Pain & Gain (15, 129 mins)
Director: Michael Bay
Three Transformers movies in, and with another to follow next year, you'd be forgiven for having had quite enough of director Michael Bay.
But with low budget action comedy Pain & Gain, he steps away from the bluster and overload of those woeful robot orgies and demonstrates not only that he still knows how to make movies, but that he's got a sense of humour.
Taking that a step further, it may quite possibly demonstrate that he's well aware of his own ridiculousness and excesses as a filmmaker, and is happy to play with those perceptions. Visually it out-Bays Bay most of the time, with its bleached palette, slo-mo action and camera flyovers, and it would play like a parody if it weren't so knowingly self-mocking.
What's most amazing about Pain & Gain is that it's breathlessly funny, and wickedly smart in just how stupid it is. It's based on real events that took place in the mid 90s in Miami, where Mark Wahlberg works as a fitness instructor but wants more from his existence. To that end he hatches a plan to kidnap one of his clients, Tony Shalhoub, and relieve him of several million.
Needing an accomplice, he enlists the help of Dwayne Johnson's recently released criminal. Unfortunately for them, but entertainingly for us, they've barely a brain cell between them, so anything that can go wrong does, as they dig themselves into ever deeper and dafter holes.
It's a sick, hilarious farce that's part Guy Ritchie caper, but also recalls the great kidnap-gone-wrong comedies like Outrageous Fortune, mixed with the ironic sensibilities of a Coen brothers film wrapped up in a twisted vision of the American dream.
But most of all it's Bay doing something different and exceeding expectations wildly, at the same time proving he does actually know how to make actors behave like believable human beings in a well written scene.
And the result is a thoroughly entertaining riot with great, atypical performances from everyone involved and Johnson especially a revelation. At one point, as his character does something particularly moronic and unbelievable, a caption comes on screen to remind us that this is indeed, still, a true story.

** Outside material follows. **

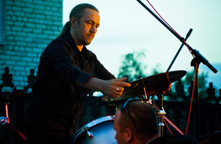 Олег Демидович. Концерт N.R.M. в городе Горки, 11 июня 2011 года
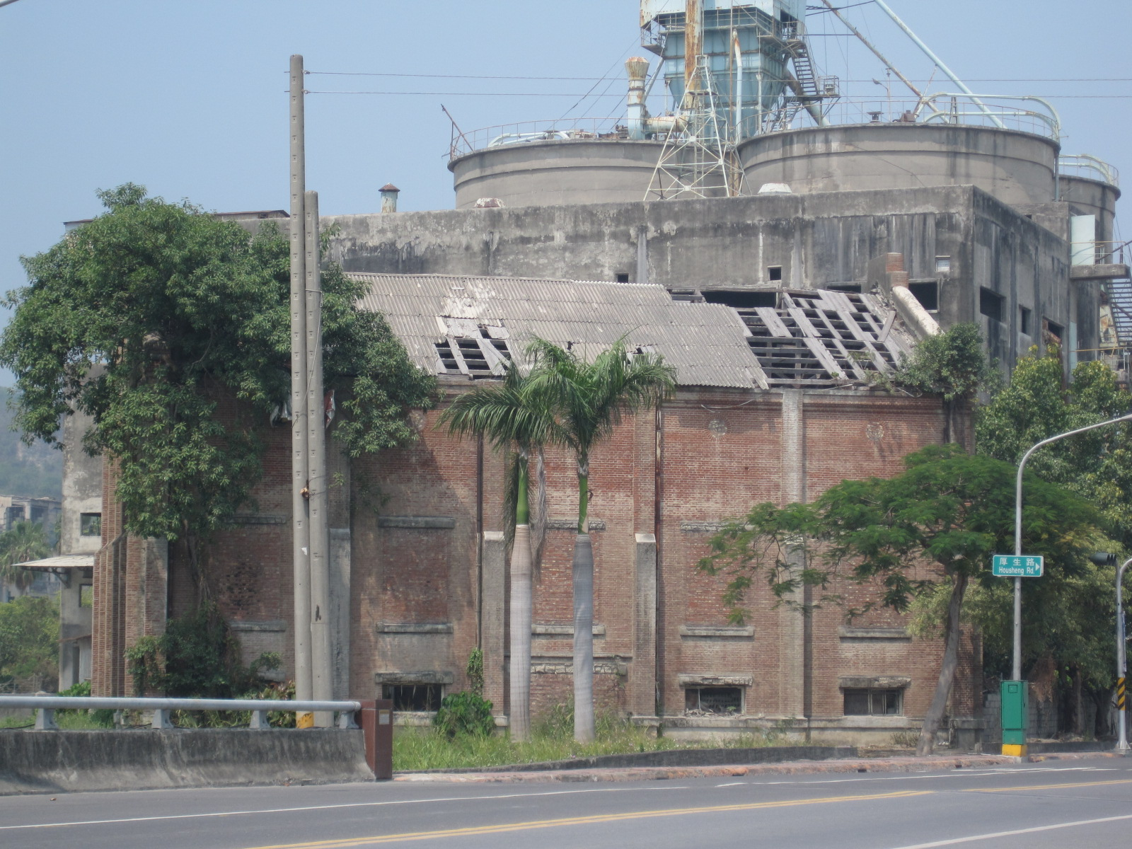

It runs into some problems in the final stretch, losing a bit of momentum through over-plotting and outstaying its welcome a little as a result. But see Pain & Gain and enjoy a director's return to form while you can, and enjoy Wahlberg's goofy likeability before Bay sullies both with Transformers 4.
See it if you liked: Fargo, Spring Breakers, Outrageous Fortune
The Way, Way Back (12A, 103 mins)
Directors: Nat Faxon, Jim Rash
Awkward teen Duncan (Liam James) is unhappy when he's forced to spend the summer at a holiday home with his mother (Toni Collette) and her new boyfriend (Steve Carell).
It's nice to see Carell playing against type as an unpleasant sort who harangues Duncan, who starts hanging around a water park to get away from the house.
That's when this gentle coming-of-age really comes alive, with the park run by Sam Rockwell's Owen, a slacker with a heart who takes Duncan under his wing. Rockwell knocks it out the park, with stream-of-nonsense dialogue that's an absolute scream, and he joins the annals of great fast-talking wiseasses, many of them played by Bill Murray.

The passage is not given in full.